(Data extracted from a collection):
• • • • • • •

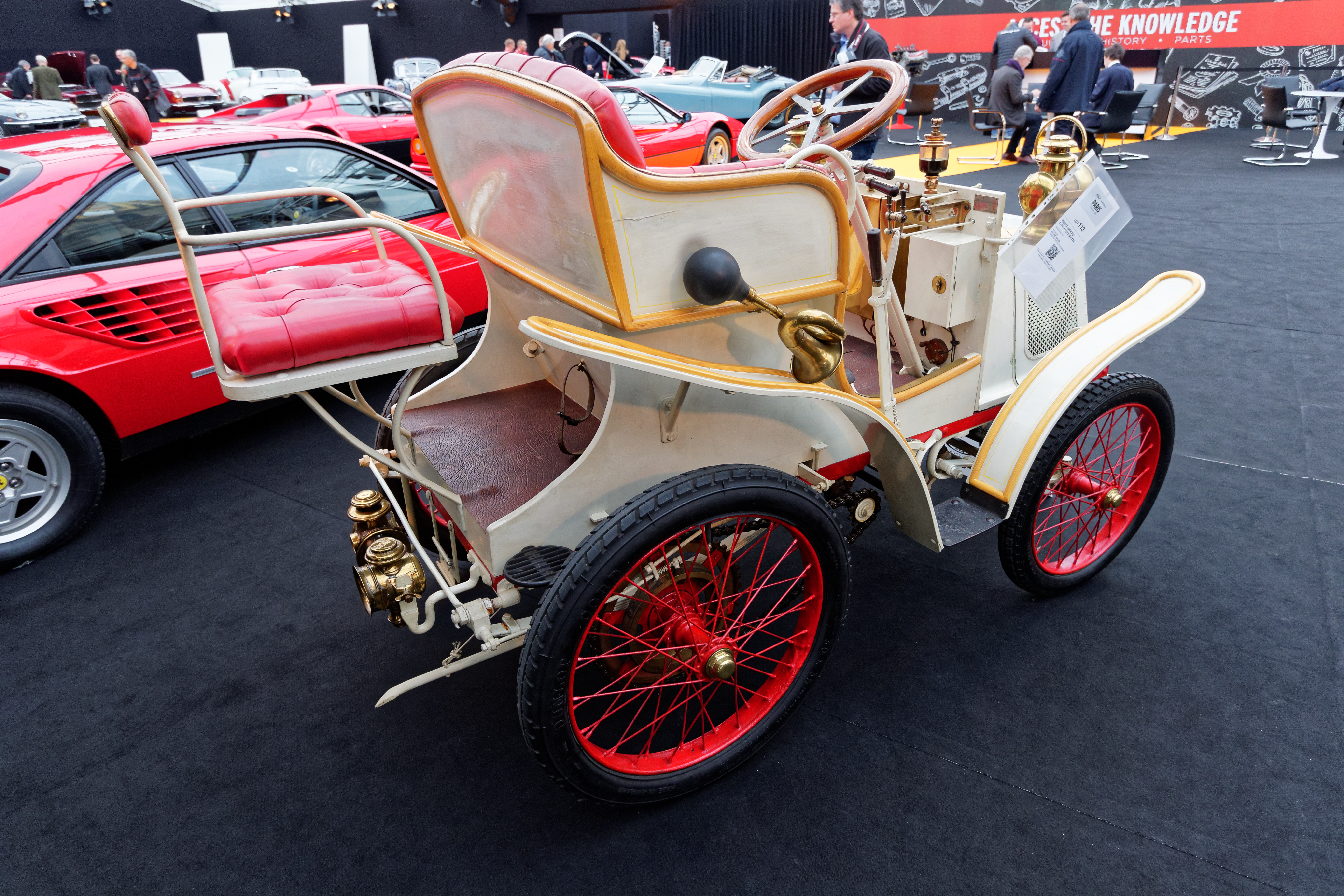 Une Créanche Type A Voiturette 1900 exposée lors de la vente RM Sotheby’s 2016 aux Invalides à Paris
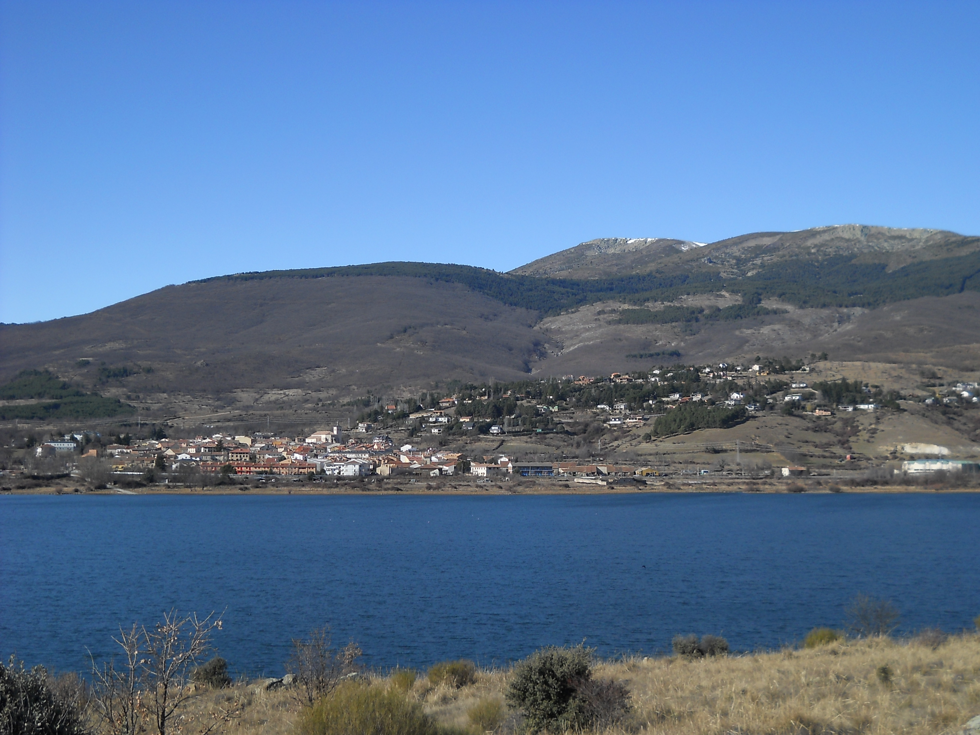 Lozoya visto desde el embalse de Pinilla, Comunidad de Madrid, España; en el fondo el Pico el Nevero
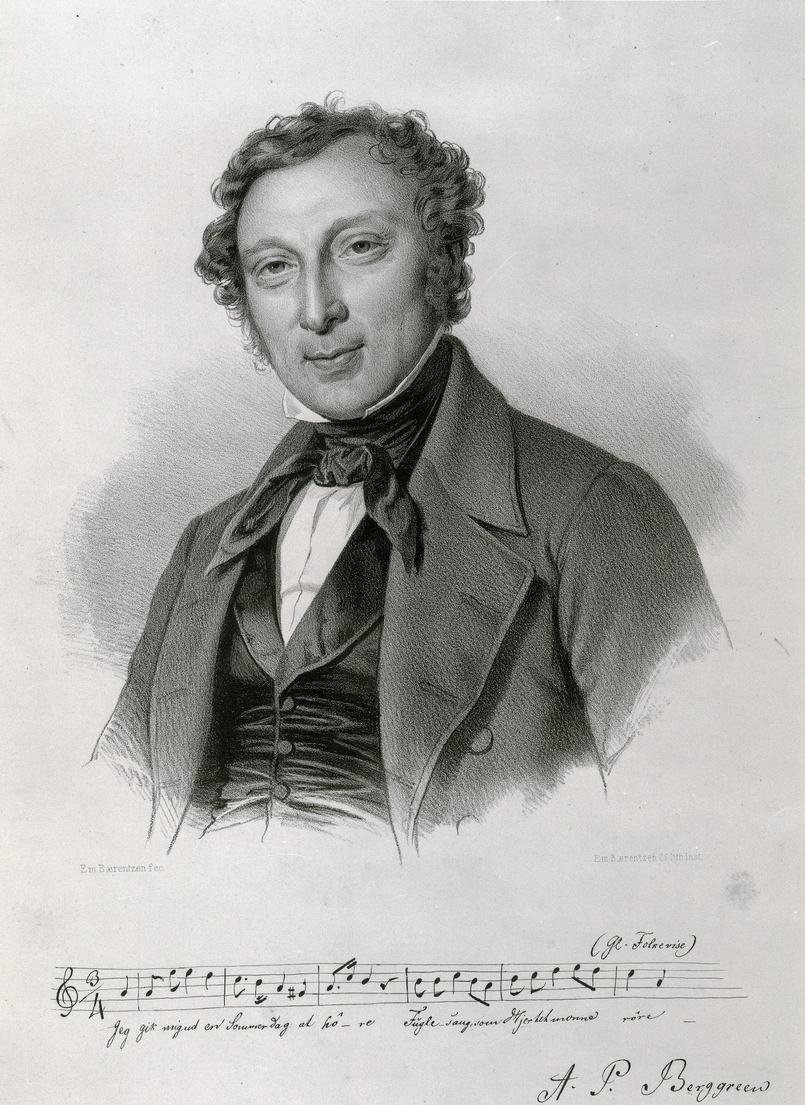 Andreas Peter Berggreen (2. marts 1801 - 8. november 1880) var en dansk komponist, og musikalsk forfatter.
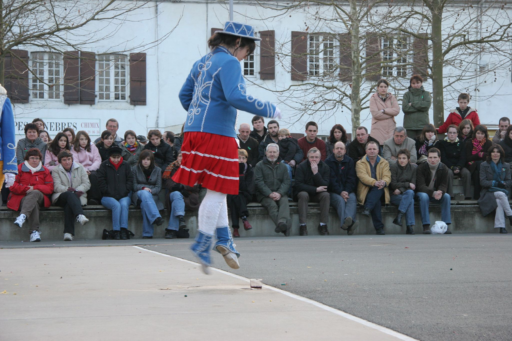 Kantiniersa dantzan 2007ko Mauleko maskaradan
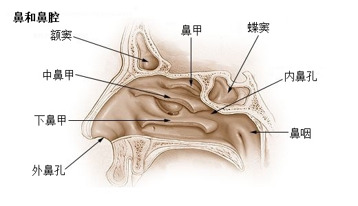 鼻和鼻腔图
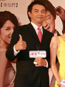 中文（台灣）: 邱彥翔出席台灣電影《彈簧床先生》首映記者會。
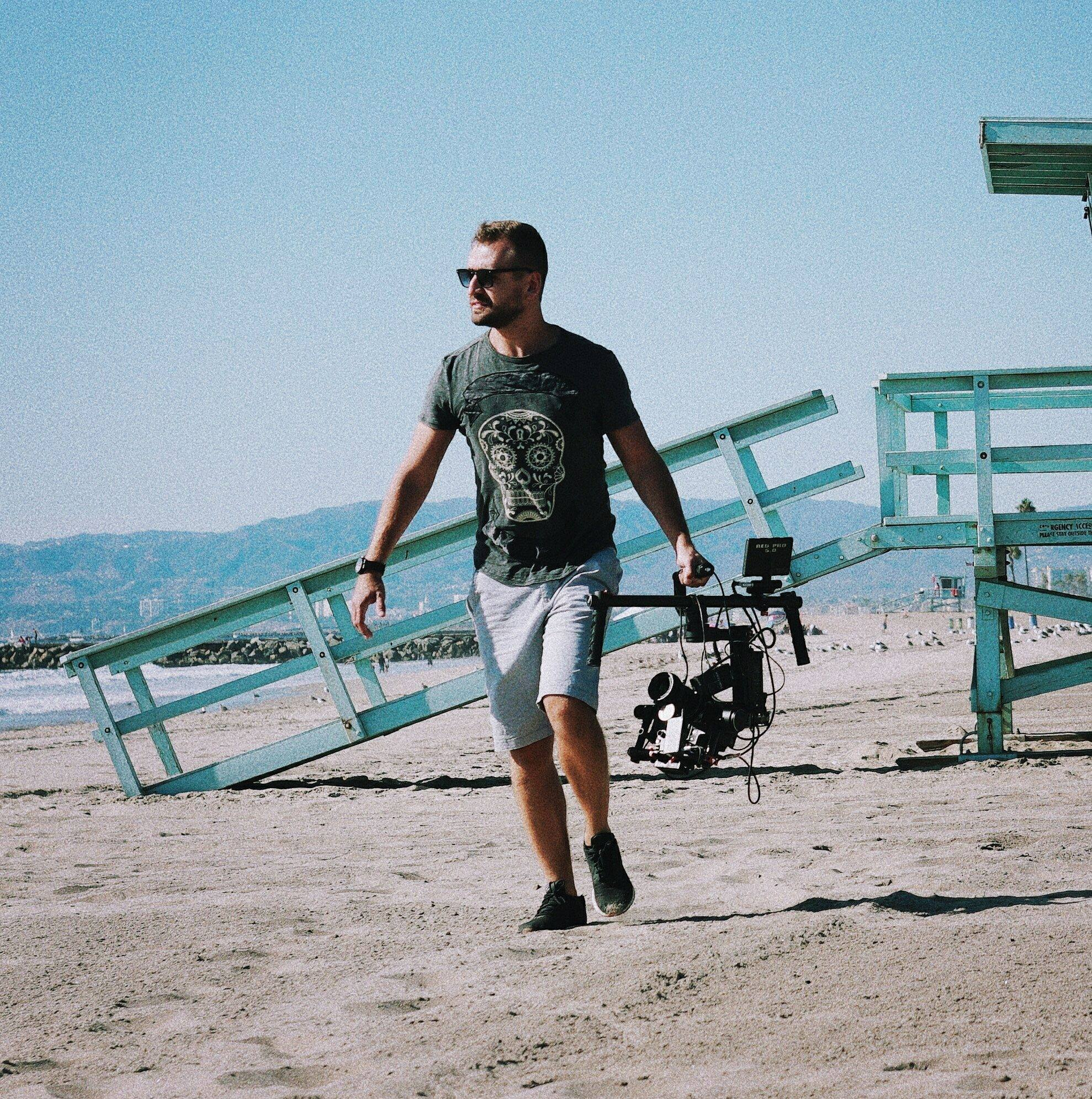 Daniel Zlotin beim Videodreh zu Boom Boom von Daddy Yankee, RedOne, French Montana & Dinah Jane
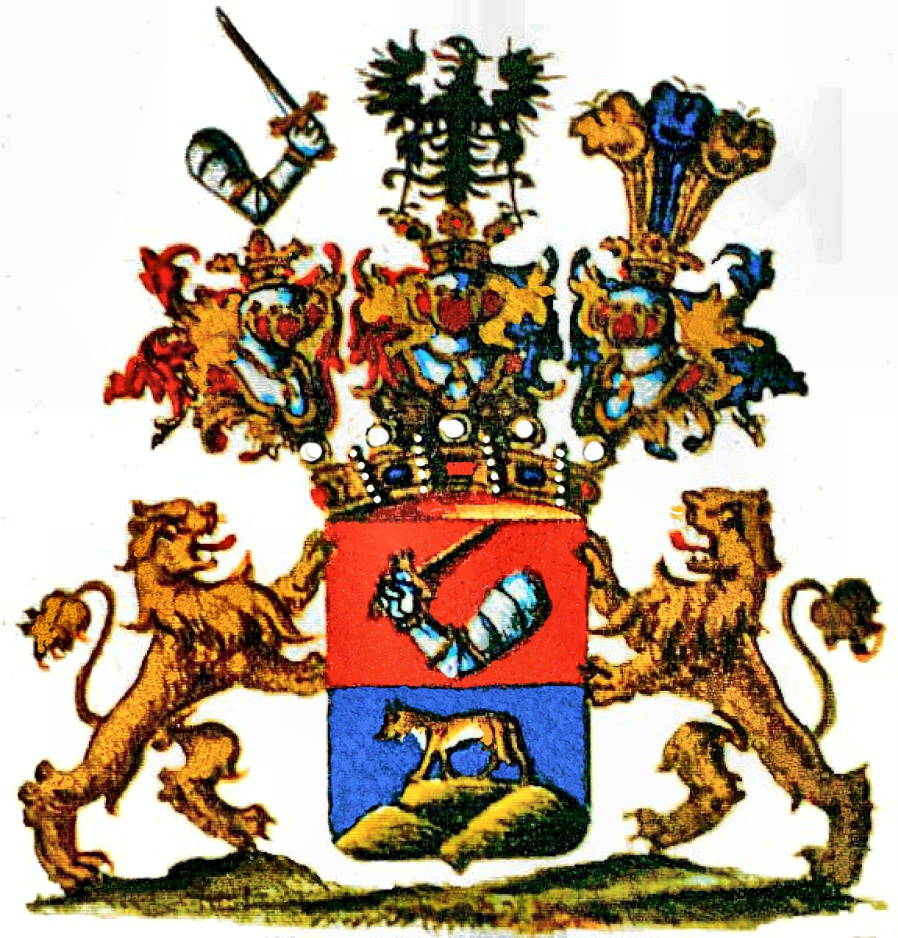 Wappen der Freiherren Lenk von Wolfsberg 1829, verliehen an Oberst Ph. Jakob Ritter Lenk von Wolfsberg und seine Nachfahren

• • • • • • •

(Exercise aim): Beginning with the line that contains "中文（台灣）: 邱彥翔出席台灣電影《彈簧床先生》首映記者會。", reproduce every line through the end of the records above exactly, leaving pictures out.

(Exercise answer):
 中文（台灣）: 邱彥翔出席台灣電影《彈簧床先生》首映記者會。
 Daniel Zlotin beim Videodreh zu Boom Boom von Daddy Yankee, RedOne, French Montana & Dinah Jane
 Wappen der Freiherren Lenk von Wolfsberg 1829, verliehen an Oberst Ph. Jakob Ritter Lenk von Wolfsberg und seine Nachfahren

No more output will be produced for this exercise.